What I hope will change
What I would like, would be if this research could become the thin edge of the wedge, the beginning of somehow changing how dancers are made and treated.
I’d like to see pre-professional dance training modified in a couple of important ways:
- to put more emphasis on making sure they know (and delight in) the nuts-and-bolts of how nutrition, anatomy and biomechanics in dance relate to the work they do in the studio every day, and
- to promote and give real value to other ways of working in dance which do not rely on the technical ability to execute steps oneself (design, choreography, videography, research and many other fulfilling and creative dance-based functions), so that those who can no longer dance may still work and derive complete fulfilment from other, non-performing careers.
I’d like to see professional dance companies become less straitjacketed by financial dependence, and less rigid in their internal hierarchies.
Most importantly, I’d like to see open, honest, informed, proactive communication become the norm for interaction between clinicians and ill or injured dancers. Concepts like Narrative Medicine, as promulgated by Rita Charon, could help alleviate the distress of many other “specialist” patients too -- musicians, for example, or circus artists, and others, who do not conform to conventional parameters of clinical expectation, either in their presentation or in their desired outcomes. Dance Medicine is a fascinating and rewarding discipline, and I should be delighted if my study were to encourage its wider dissemination, as practised in the UK by, for example, the National Institute for Dance Medicine and Science.

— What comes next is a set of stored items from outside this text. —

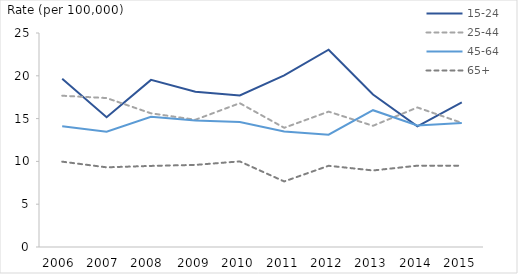
| Category | 15-24 | 25-44 | 45-64 | 65+ |
|---|---|---|---|---|
| 2006  | 19.659 | 17.673 | 14.116 | 9.969 |
| 2007  | 15.157 | 17.401 | 13.472 | 9.309 |
| 2008  | 19.522 | 15.617 | 15.213 | 9.474 |
| 2009 | 18.143 | 14.867 | 14.783 | 9.592 |
| 2010 | 17.702 | 16.8 | 14.6 | 10 |
| 2011 | 20.056 | 13.926 | 13.493 | 7.657 |
| 2012 | 23.047 | 15.815 | 13.124 | 9.488 |
| 2013 | 17.819 | 14.161 | 15.982 | 8.942 |
| 2014 | 14.1 | 16.3 | 14.2 | 9.5 |
| 2015 | 16.9 | 14.5 | 14.5 | 9.5 |

That has been my experience as Rosamund Snow Scholar of Oxford, and I loved every second of it. After 60 years in ballet companies, and all the adventures I have lived in my often challenging but always exhilarating job, this Oxford story feels like a completely logical, deeply satisfying next step to have taken. I am more grateful than I can say for the support which has allowed me to be here.
About the Rosamund Snow Scholarship
The Rosamund Snow Scholarship for Patient-Led Research is hosted by Green Templeton College, Oxford. It was established in memory of Rosamund Snow, who was the first person to complete a PhD studying her own condition and who dedicated her career to improving clinician-patient communication.